To determine how many granules have been processed, first enter the Docker container:

DOTENV=.env.cba-prod make bash

In the container, run the following:

DEBUG=1 cumulus granules list -? collectionId=WV02_Pan_L1B___1 --limit=0 -? status=completed

(note: due to a Cumulus bug, sometimes the status does not get properly updated.
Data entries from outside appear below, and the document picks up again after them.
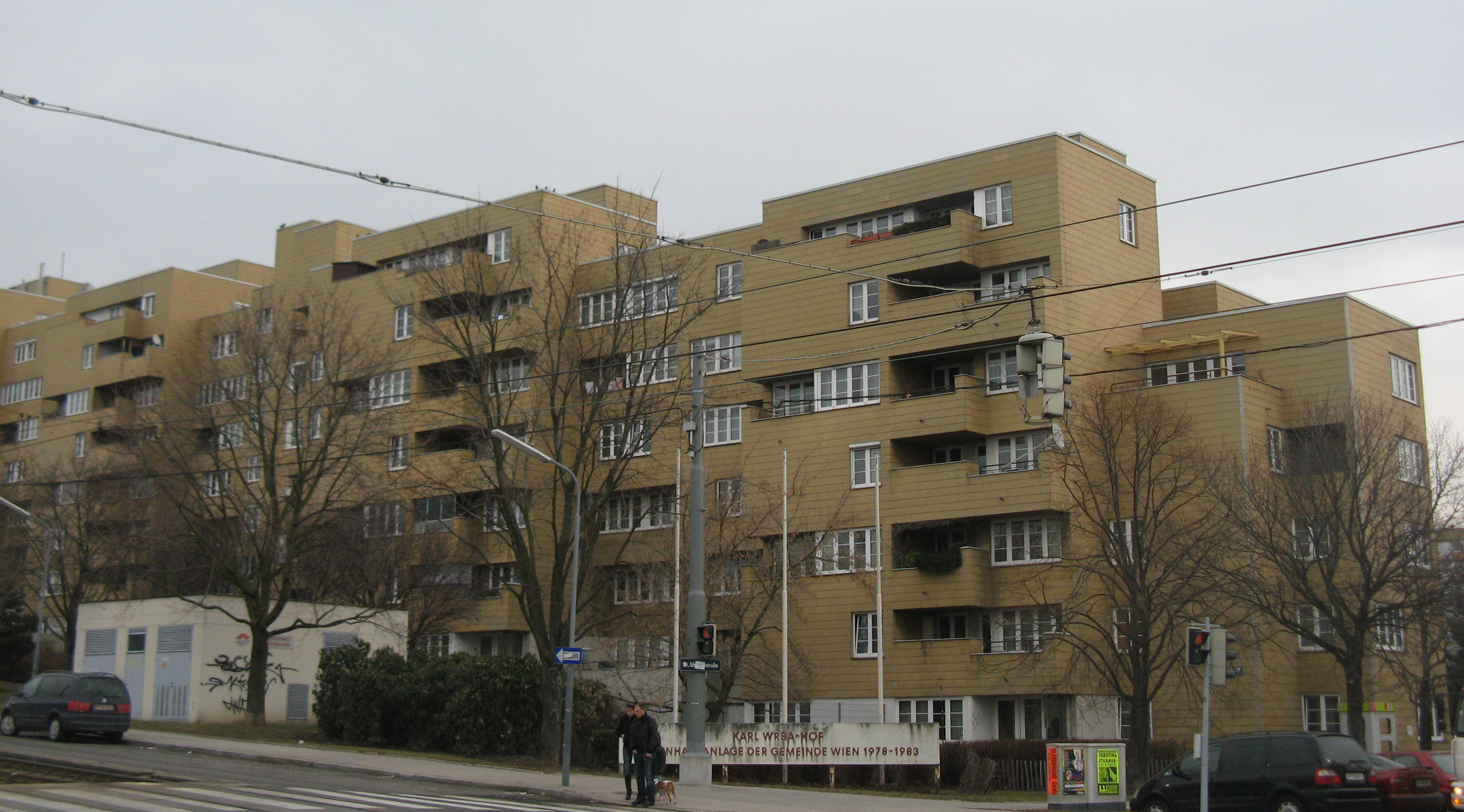 Karl-Wrba-Hof (1978-83) von Rupert Falkner, Neilreichgasse 111-115, Wien-Favoriten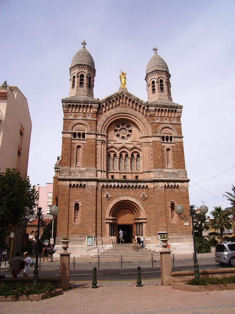 Basilique Notre-Dame-de-la-Victoire de Saint-Raphaël (83)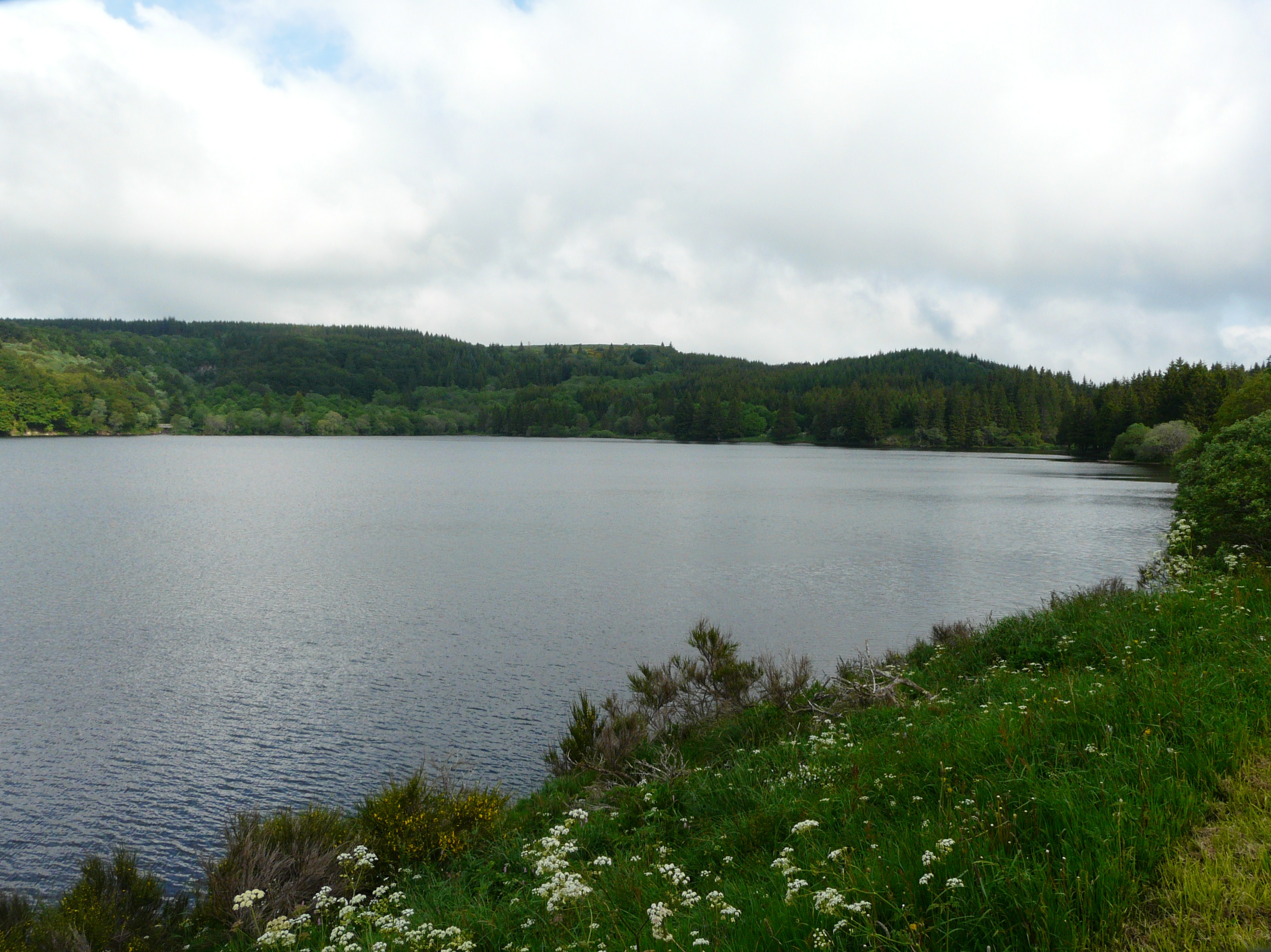 La partie nord du lac de Guéry, partagée entre les communes de Perpezat (collines au fond) et d'Orcival (rive sur la droite) Puy-de-Dôme, France.

Try running these to match the numbers)

DEBUG=1 cumulus granules list -? collectionId=WV02_Pan_L1B___1 --limit=0
DEBUG=1 cumulus granules list -? collectionId=WV02_Pan_L1B___1 --limit=0 -? status=queued
DEBUG=1 cumulus granules list -? collectionId=WV02_Pan_L1B___1 --limit=0 -? status=running
DEBUG=1 cumulus granules list -? collectionId=WV02_Pan_L1B___1 --limit=0 -? status=completed
DEBUG=1 cumulus granules list -? collectionId=WV02_Pan_L1B___1 --limit=0 -? status=failed

You should see output similar to the following:

...
RESPONSE: {
  statusCode: 200,
  body: '{"meta":{"name":"cumulus-api","stack":"cumulus-prod","table":"granule","limit":0,"page":1,"count":8592},"results":[]}',
  headers: {
    'x-powered-by': 'Express',
    'access-control-allow-origin': '*',
    'strict-transport-security': 'max-age=31536000; includeSubDomains',
    'content-type': 'application/json; charset=utf-8',
    'content-length': '114',
    etag: 'W/"72-O2wUXhu+Q9J1hqdDrb0fcsZeFHo"',
    date: 'Fri, 01 Dec 2023 21:29:19 GMT',
    connection: 'close'
  },
  isBase64Encoded: false
}
[]

In particular, look at the value for body and within it, locate the value of "count". In the output above, the count should match the Earthdata Search granule count obtained in the very first step.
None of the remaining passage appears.